---------- INPUT RECORDS

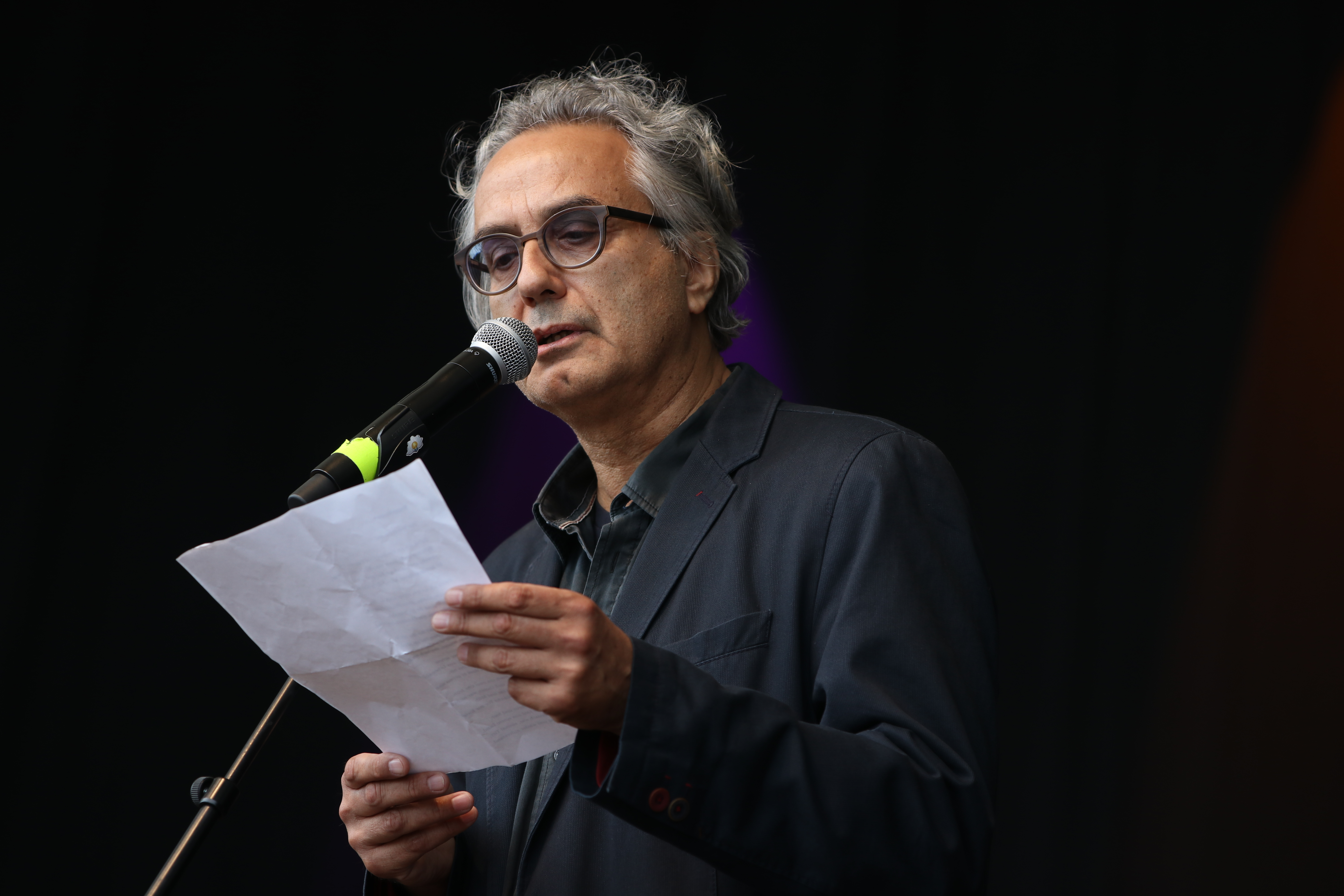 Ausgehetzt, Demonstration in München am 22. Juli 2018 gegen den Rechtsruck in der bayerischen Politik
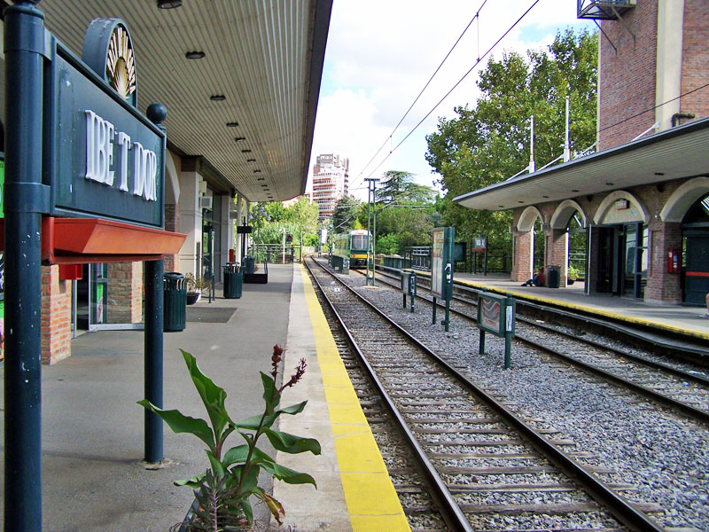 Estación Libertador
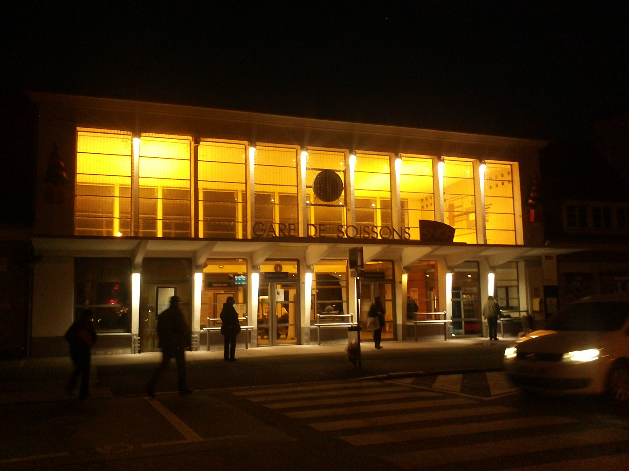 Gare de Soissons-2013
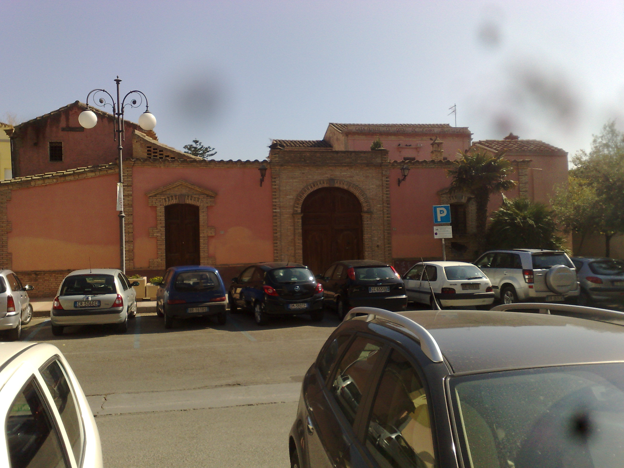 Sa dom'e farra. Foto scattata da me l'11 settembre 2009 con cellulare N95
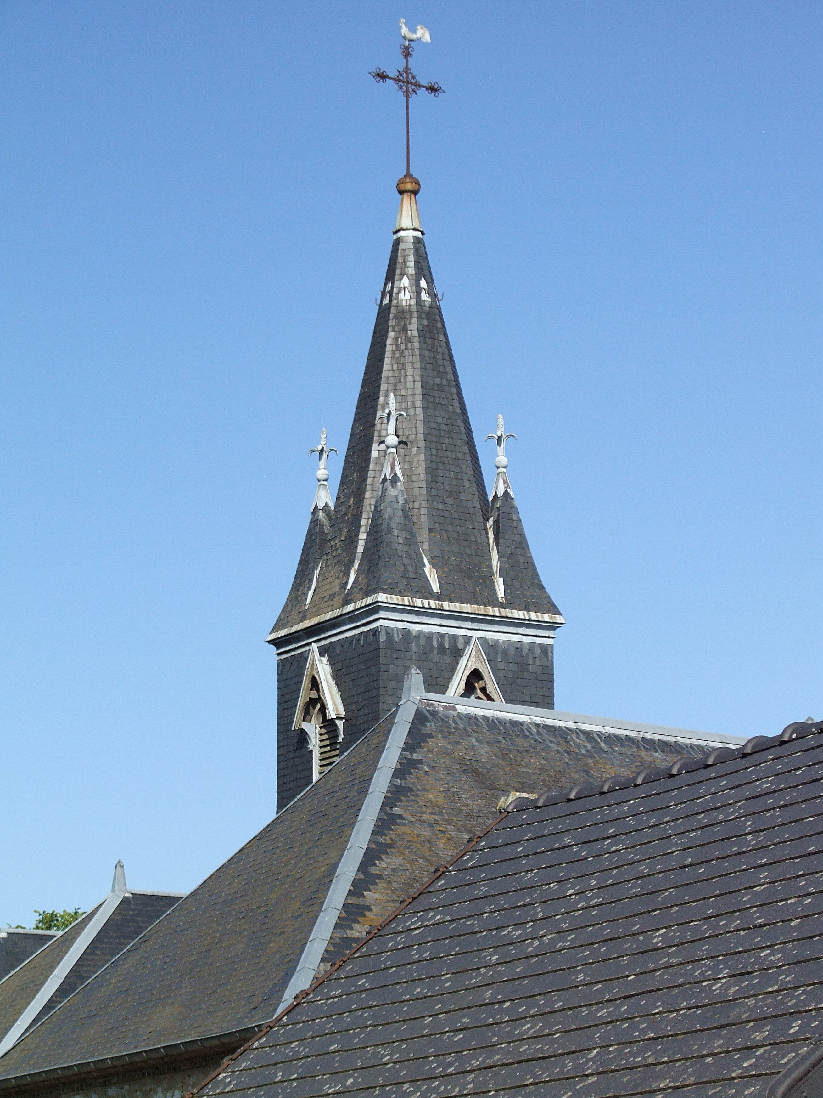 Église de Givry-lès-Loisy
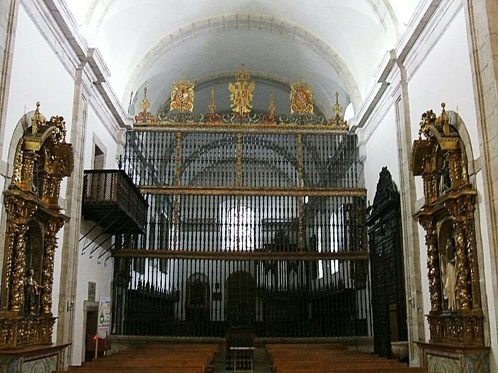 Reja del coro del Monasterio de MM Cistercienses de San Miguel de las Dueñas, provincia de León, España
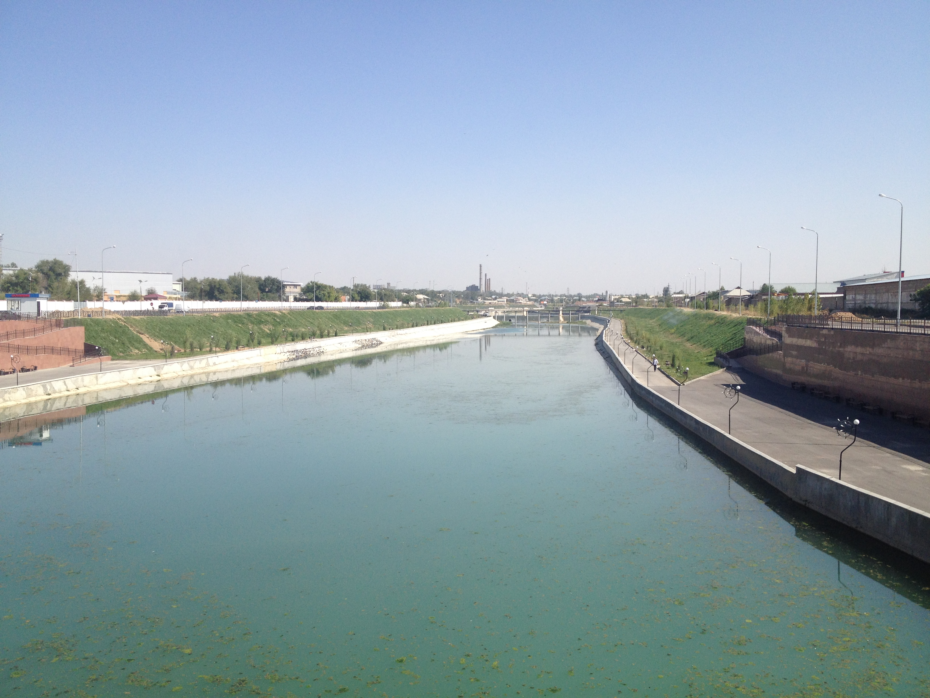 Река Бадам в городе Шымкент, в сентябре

--------------------

ABOUT THIS EXERCISE — For this task, give the full listing again verbatim and keep out every picture.

REPLY TO THE TASK —
 Ausgehetzt, Demonstration in München am 22. Juli 2018 gegen den Rechtsruck in der bayerischen Politik
 Estación Libertador
 Gare de Soissons-2013
 Sa dom'e farra. Foto scattata da me l'11 settembre 2009 con cellulare N95
 Église de Givry-lès-Loisy
 Reja del coro del Monasterio de MM Cistercienses de San Miguel de las Dueñas, provincia de León, España
 Река Бадам в городе Шымкент, в сентябре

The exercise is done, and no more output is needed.